Прощай, свободная стихия!
В последний раз передо мной
Ты катишь волны голубые
И блещешь гордою красой.
Если Байрон – властелин моря, то Пушкин видит в море лишь «предел желанный» своей души. Пушкин вспоминает о своих мечтах поэтического побега по хребтам моря в более свободную, как ему тогда казалось, Западную Европу. Теперь Пушкин сознает наивность своих мечтаний и надежд. Что такое земное счастье, слава и успех? Море обнажает их тщету: на скале среди его пучины покоится лишь «гробница» былого человеческого величия. Угас Наполеон,
И вслед за ним, как бури шум,
Другой от нас умчался гений,
Другой властитель наших дум.
Байрон в своем гордом самомнении видел себя властелином моря, но перед величием морской стихии гаснут горделивые претензии земных владык. Тщетны кичливые надежды человека на силу «кесаря» («тиран» – Наполеон) или на силу духа («просвещенье» – Байрон):
Мир опустел… Теперь куда же
Меня б ты вынес, океан?
Судьба земли повсюду та же:
Где капля блага, там на страже
Уж просвещенье иль тиран.
Море у Пушкина не увенчивает земное величие и славу. Его призывный шум напоминает о тщете суетных мирских желаний. Оно учит человека в смирении любить божественную, нерукотворную красоту и совершенство. В этом заключается «предел желанный» человеческой души; к этому пределу зовут Пушкина морские волны.
Поэма «Цыганы»
Поэма «Цыганы» – завершение спора с Байроном, который наметился в первой южной поэме «Кавказский пленник». Не выходя за рамки романтизма, но превращая его в «романтизм критический», Пушкин показывает в этой поэме, что мечты Байрона и его кумира Руссо о возврате человека в «естественное состояние», по существу, являются игрой «на понижение». Она ведет человека не вперед, а назад: это измена высшему предназначению, к которому зовет нас морская стихия голосом Творца, заключенным в ней.

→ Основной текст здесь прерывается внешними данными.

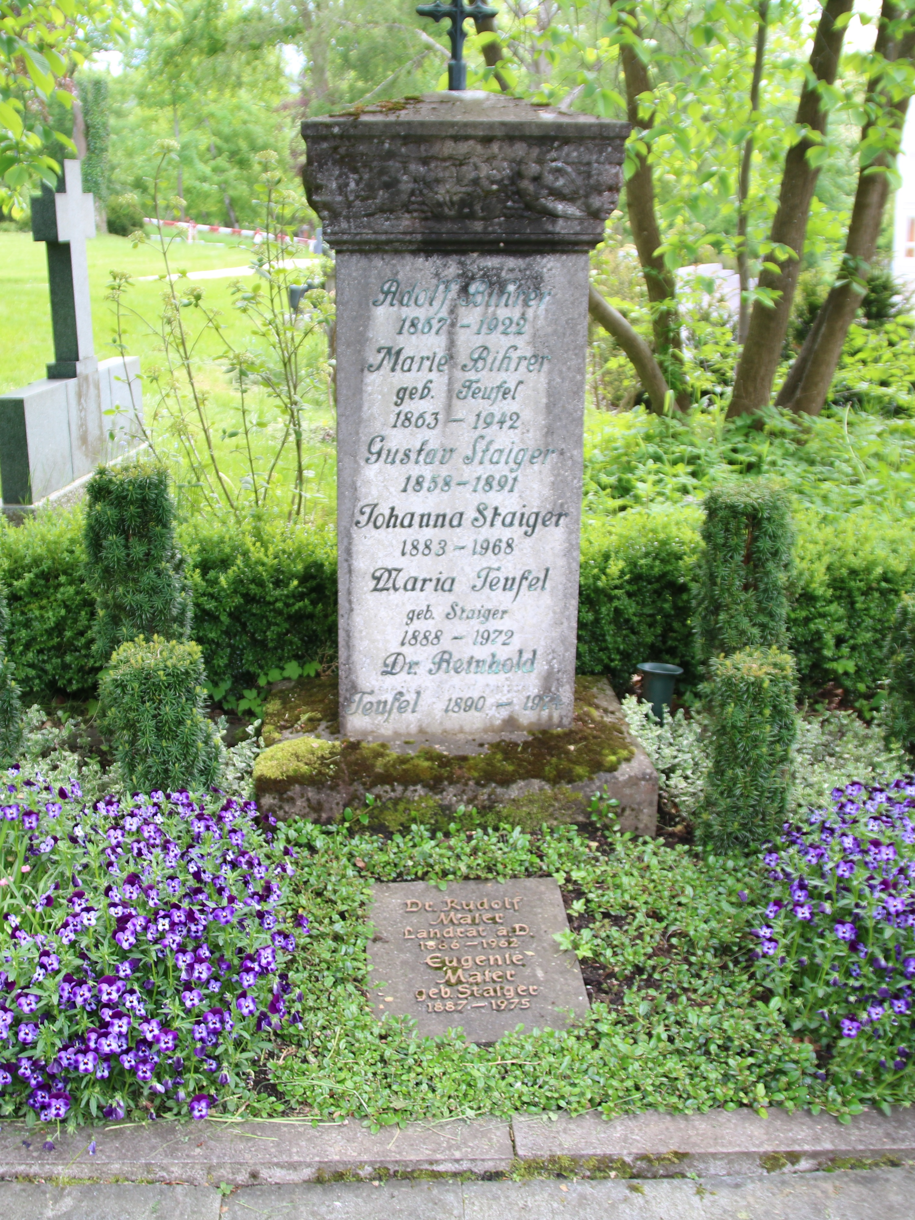 Bihrer-Grabmal in Tuttlingen mit Dr. Reinhold Teufel und Rudolf Maier (Landrat)
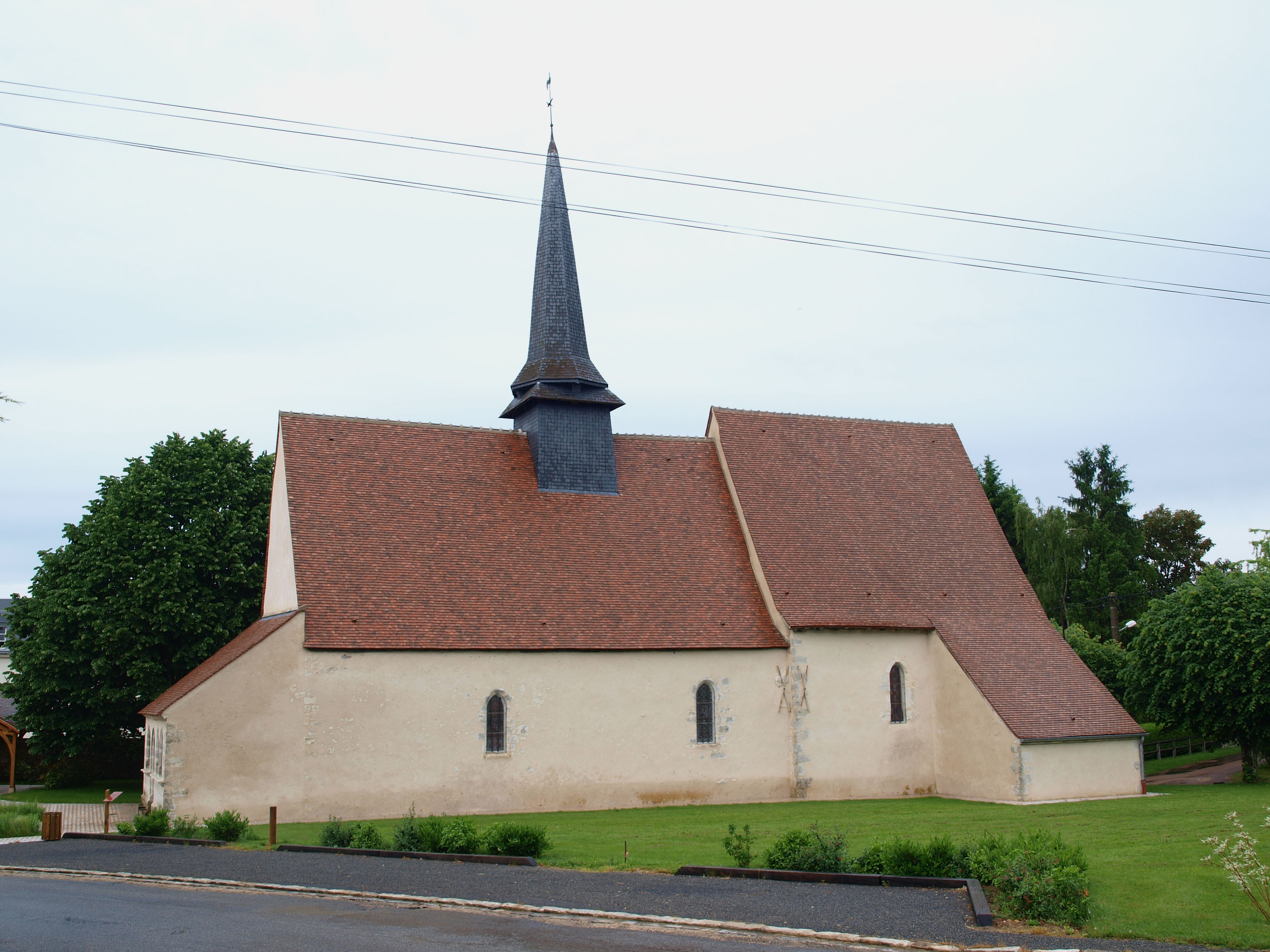 Courtemaux (Loiret, France) ; église
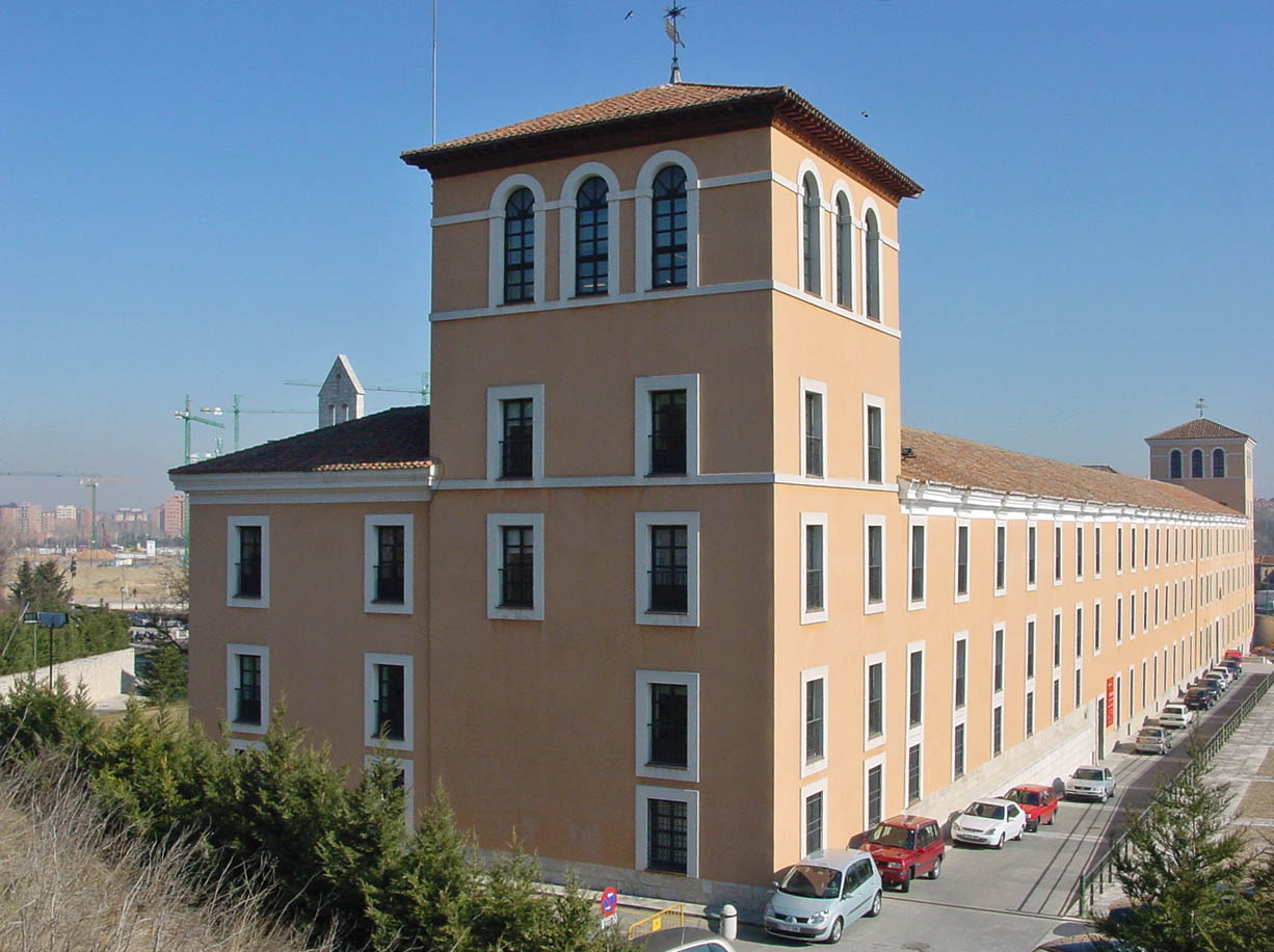 Valladolid, España. Monasterio jerónimo de Nuestra Señora del Prado, edificio del siglo XVII. Vista general.
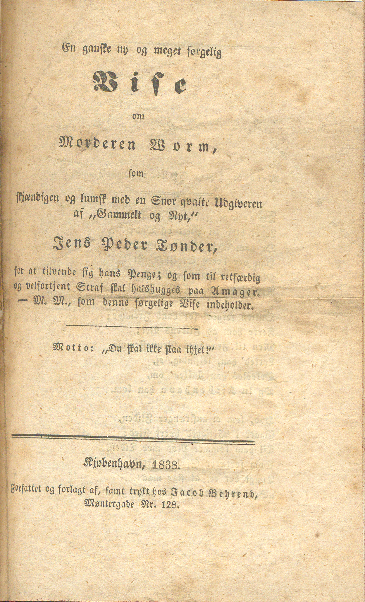 Hidtil ukendt skillingsvise om morderen Petri Worm, skrevet af Jacob Behrend og udgivet 1838.
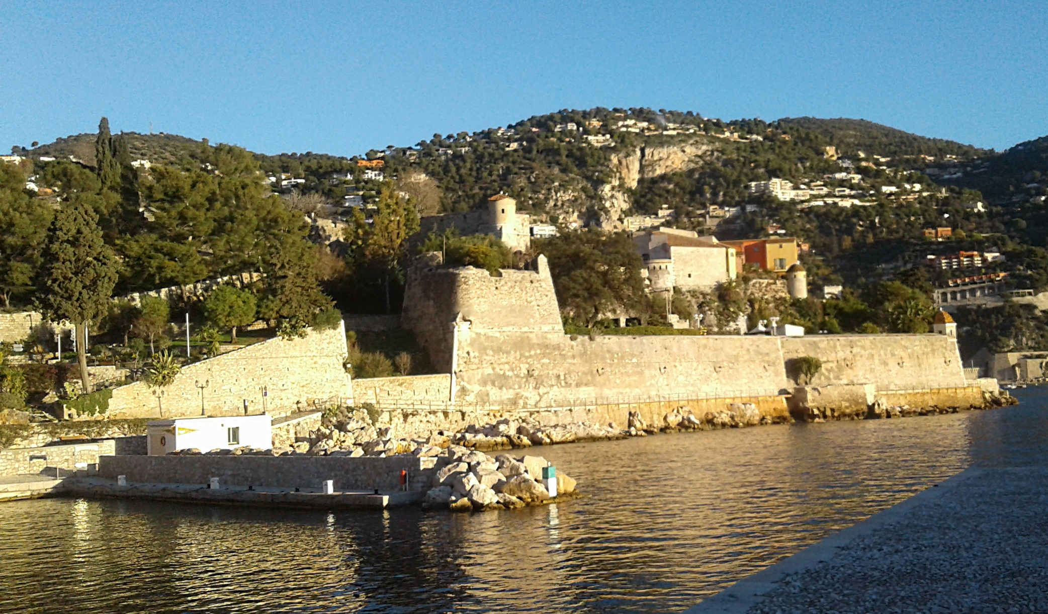 Citadelle de Villefranche-sur-Mer (Alpes-Maritimes, France) vue de la mer
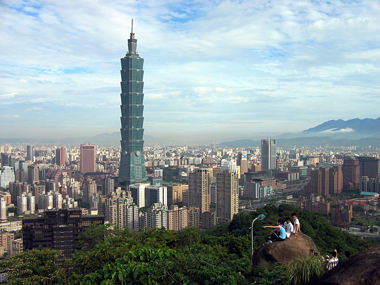 象山六巨石風景
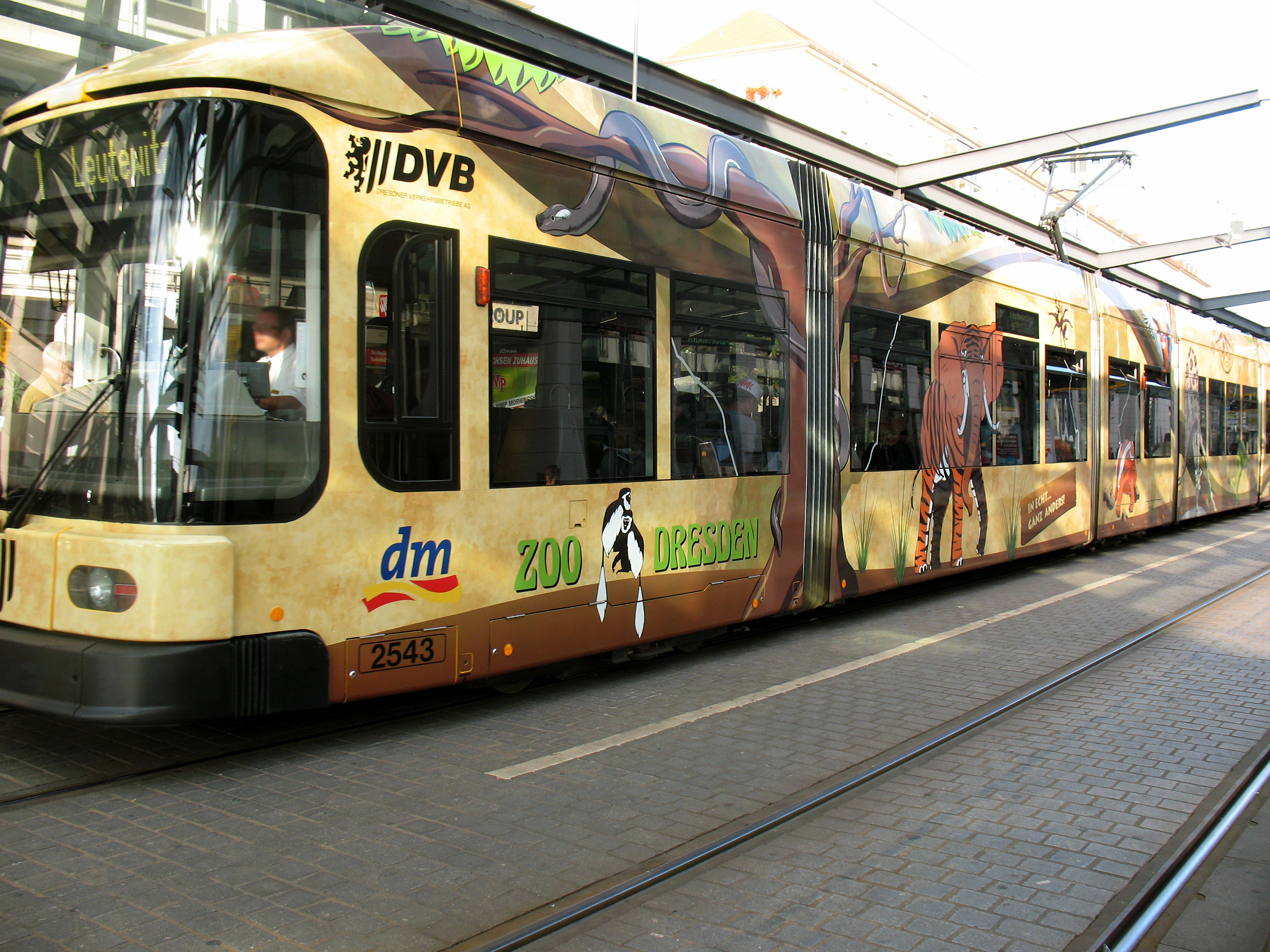 + 00000000023_Image_Postplatz_Dresden_Germany

Пушкин на собственном опыте испробовал возможность возврата человека в природу. Будучи в Кишиневе, он несколько недель провел в цыганском таборе. В «Цыганах» Пушкин осудил эту прихоть как слабость, как самодовольство и эгоизм. Алеко, утверждающий свободу для себя среди не тронутых цивилизацией, «естественных» людей, не терпит никаких ограничений этой свободы и тем самым становится деспотом по отношению к Земфире и молодому цыгану, ее любовнику. Двойное убийство, совершенное Алеко, вызывает осуждение старого цыгана:
Оставь нас, гордый человек!
Мы дики, нет у нас законов,
Мы не терзаем, не казним,
Не нужно крови нам и стонов;
Но жить с убийцей не хотим.
Ты не рожден для дикой доли,
Ты для себя лишь хочешь воли…
Но Пушкин, по словам Д. Д. Благого, вскрывает и «тщету руссоистско-байроновской иллюзии о возможности для цивилизованного человека вернуться назад, в „природу“, на не тронутую „просвещением“ первобытную почву. Независимо от Алеко самый быт цыган не так уж безоблачно идилличен. „Роковые страсти“ и связанные с ними „беды“ существовали в таборе и до прихода Алеко. „Счастья нет“ и у носителя простоты, мира и правды в поэме – старика цыгана, уход от которого Мариулы, охваченной неодолимой любовной страстью к другому, при всей „естественности“ этой страсти, с точки зрения самого же старика цыгана, навсегда разбил его личную жизнь. „Я припоминаю, Алеко, старую печаль“. И эта „старая печаль“ живет в душе цыгана на протяжении всего его жизненного пути. Тем самым разбивается иллюзия руссоизма о счастье „золотого века“ – докультурного, дикого человечества».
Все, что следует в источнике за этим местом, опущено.